In fact, testimony from Massachusetts pointed to employer acceptance of same-sex marriages despite the potential for them to invoke the ERISA loophole. Tom Barbera, a vice president of that state's AFL-CIO, testified, "From the first few weeks after May 17, 2004, when marriage equality took effect in Massachusetts, ERISA has barely been an issue in Massachusetts... In the first few weeks of marriage equality, only a few companies chose not to provide retirement benefits under ERISA to same-sex couples."

The Review Commission in New Jersey found a markedly different experience under civil unions, and stated that the problem had not lessened since the law took effect.

Dr. Marshall Forstein, a Harvard Medical School psychiatry professor, testified that a purportedly separate but equal relationship status for same-sex couples was psychologically harmful both for such partners and for young people first coming out and faced with prospect that they can never enjoy the same family status as their heterosexual peers.

Dr. Judith Glassgold, president of the New Jersey Psychological Association, who works with children, adolescents, and their families, testified that unequal treatment in terms of relationship recognition harms children in gay and lesbian families.

The Review Commission report noted that transgendered people who married while living in their birth gender but now having transitioned receive no clarification about their marital status as the result of the civil union law. Whether they remain married or are now considered to be in a civil union - or neither -is an unanswered legal question.

Dr. Sylvia Rhue, director of religious affairs for the National Black Justice Coalition, testified about the economic burden facing poorer couples, many of them people of color, who are not given equal treatment by their employers. Unlike more affluent couples, this population often cannot afford the financial and legal advice necessary to protect each other, their retirement, and their life after the death of one of the partners.
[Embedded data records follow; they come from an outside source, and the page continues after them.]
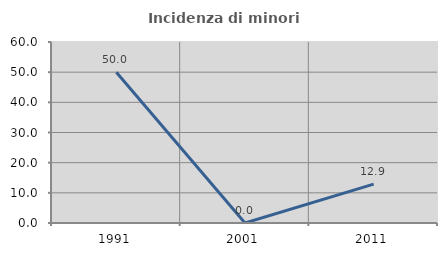
| Category | Incidenza di minori stranieri |
|---|---|
| 1991.0 | 50 |
| 2001.0 | 0 |
| 2011.0 | 12.903 |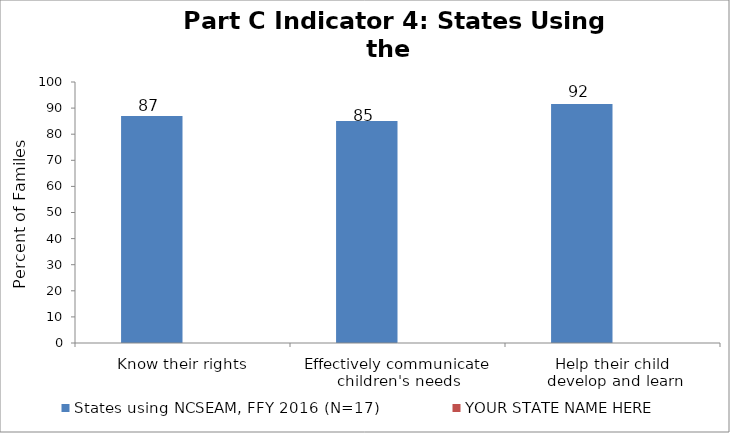
| Category | States using NCSEAM, FFY 2016 (N=17) | YOUR STATE NAME HERE |
|---|---|---|
| Know their rights | 86.944 |  |
| Effectively communicate 
children's needs | 85.093 |  |
| Help their child 
develop and learn | 91.609 |  |

The Review Commission pointed to the broad public benefits of extending marriage rights to same-sex couples, estimating that the weddings of 10,589 New Jersey couples, or approximately one half of the total identified by the Census, over the next three years, plus the influx of wedding tourists to the state, would generate $284 million in economic activity during that period, create 800 jobs, and increase state and local tax revenues by $19 million.

The report pointed to a similar range of benefits identified last year by the New York City comptroller in assessing the potential impact of marriage equality here, and noted that a range of observers in Massachusetts have found a positive benefit from the migration of skilled gay couples to that state since 2004.

The report did acknowledge that the refusal of the federal government and most state governments - New York is a notable exception - to recognize same-sex marriages from those states where they are legal will continue to create inequalities for same-sex couples. Access to federally-funded programs, such as Medicaid, as a spouse or married couple would be barred, and married couples traveling outside New Jersey might face limitations on having their spousal status recognized - in emergency health care situations, for example.

Still, Garden State Equality's Goldstein argued, it would likely be easier for a gay man or lesbian to explain that they are their partner's spouse than to spell out that the couple enjoys civil union rights.

The Commission recommended that the domestic partnership law that allows couples in which one partner is 62 or older to have their relationships enjoy government-recognized legal status be retained. More than 150 such couples have registered as partners, presumably to avoid the complications in their estate planning, likely already underway, that marriage would have entailed.